■ REQUIREMENT
Please restate word for word each line from the one containing "Postlow, Landkreis Ostvorpommern, Mecklenburg-Vorpommern" to the last line of the records below, and drop the pictures.

■ DATASET CONTENT
□ □ □
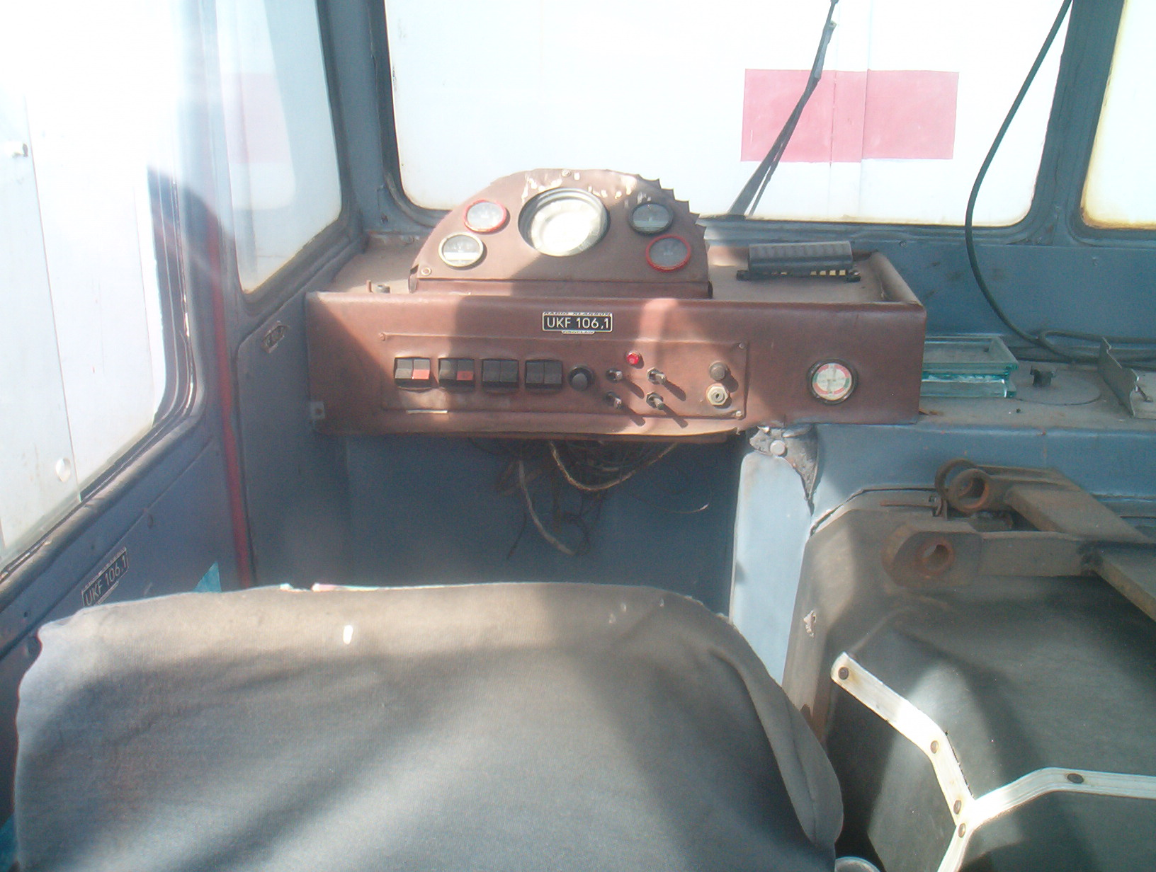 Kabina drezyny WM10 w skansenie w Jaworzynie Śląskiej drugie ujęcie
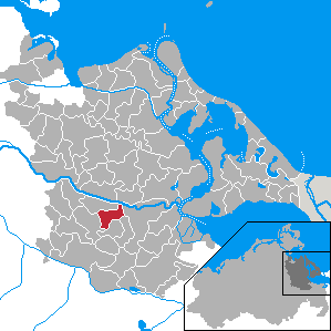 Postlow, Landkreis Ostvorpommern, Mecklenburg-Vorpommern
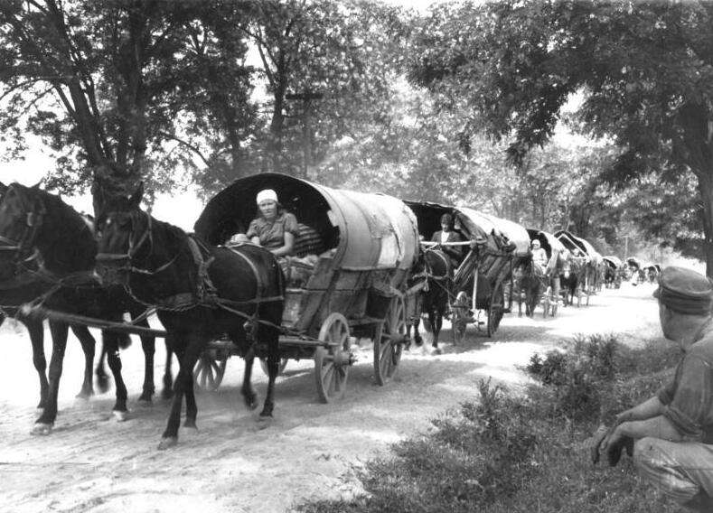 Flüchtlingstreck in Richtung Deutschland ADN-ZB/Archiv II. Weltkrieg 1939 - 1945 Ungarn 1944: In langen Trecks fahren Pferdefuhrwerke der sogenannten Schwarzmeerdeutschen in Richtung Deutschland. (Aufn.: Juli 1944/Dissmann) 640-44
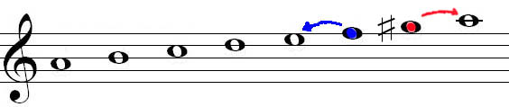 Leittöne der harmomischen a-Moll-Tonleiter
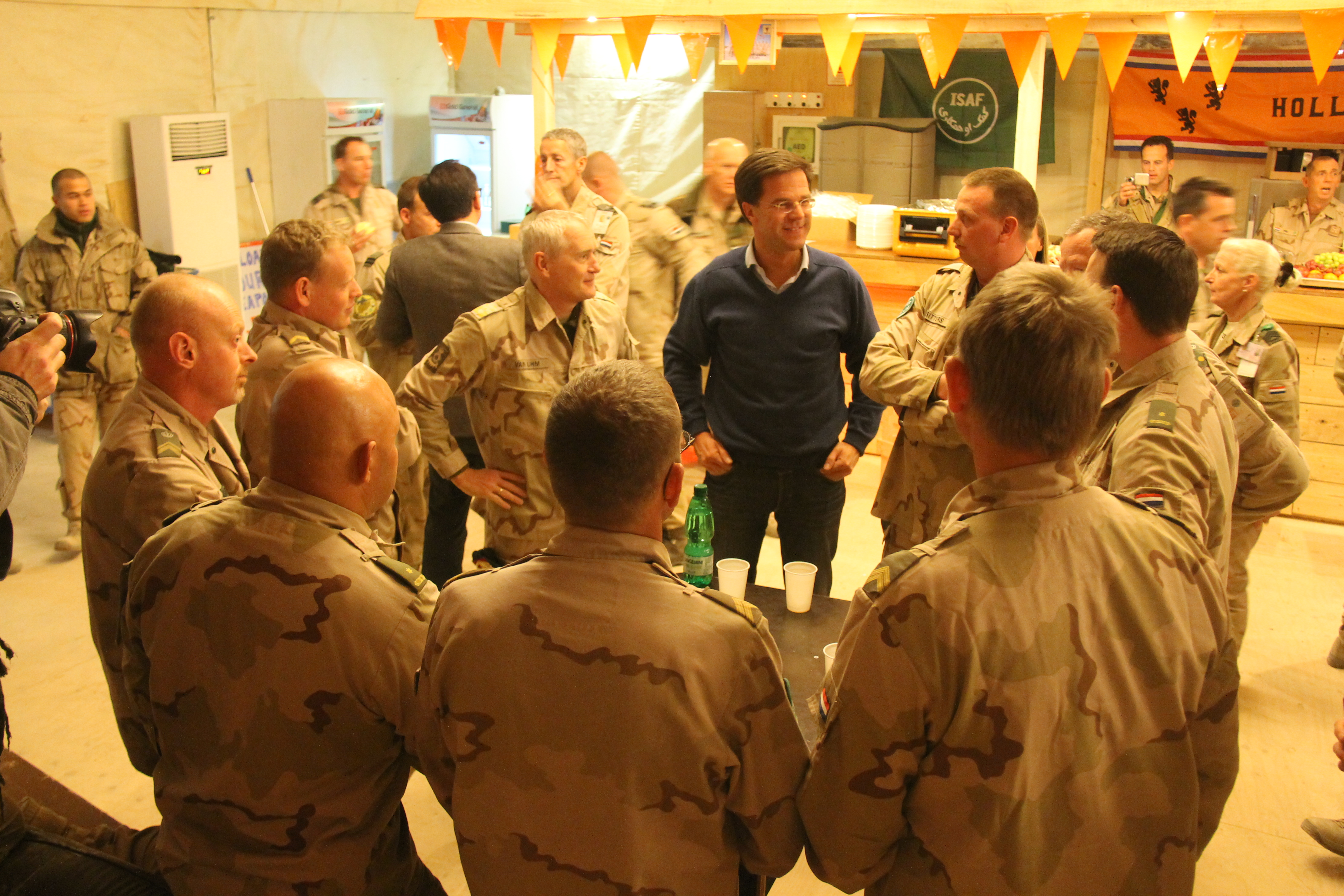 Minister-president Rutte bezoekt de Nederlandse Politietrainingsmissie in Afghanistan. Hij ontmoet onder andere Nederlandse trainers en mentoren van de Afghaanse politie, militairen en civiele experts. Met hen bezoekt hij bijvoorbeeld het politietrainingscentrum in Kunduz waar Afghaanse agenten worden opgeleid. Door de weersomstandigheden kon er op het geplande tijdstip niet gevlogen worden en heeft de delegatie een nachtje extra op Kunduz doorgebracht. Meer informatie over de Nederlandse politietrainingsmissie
□ □ □
■ ANSWER TO THE EXERCISE
 Postlow, Landkreis Ostvorpommern, Mecklenburg-Vorpommern
 Flüchtlingstreck in Richtung Deutschland ADN-ZB/Archiv II. Weltkrieg 1939 - 1945 Ungarn 1944: In langen Trecks fahren Pferdefuhrwerke der sogenannten Schwarzmeerdeutschen in Richtung Deutschland. (Aufn.: Juli 1944/Dissmann) 640-44
 Leittöne der harmomischen a-Moll-Tonleiter
 Minister-president Rutte bezoekt de Nederlandse Politietrainingsmissie in Afghanistan. Hij ontmoet onder andere Nederlandse trainers en mentoren van de Afghaanse politie, militairen en civiele experts. Met hen bezoekt hij bijvoorbeeld het politietrainingscentrum in Kunduz waar Afghaanse agenten worden opgeleid. Door de weersomstandigheden kon er op het geplande tijdstip niet gevlogen worden en heeft de delegatie een nachtje extra op Kunduz doorgebracht. Meer informatie over de Nederlandse politietrainingsmissie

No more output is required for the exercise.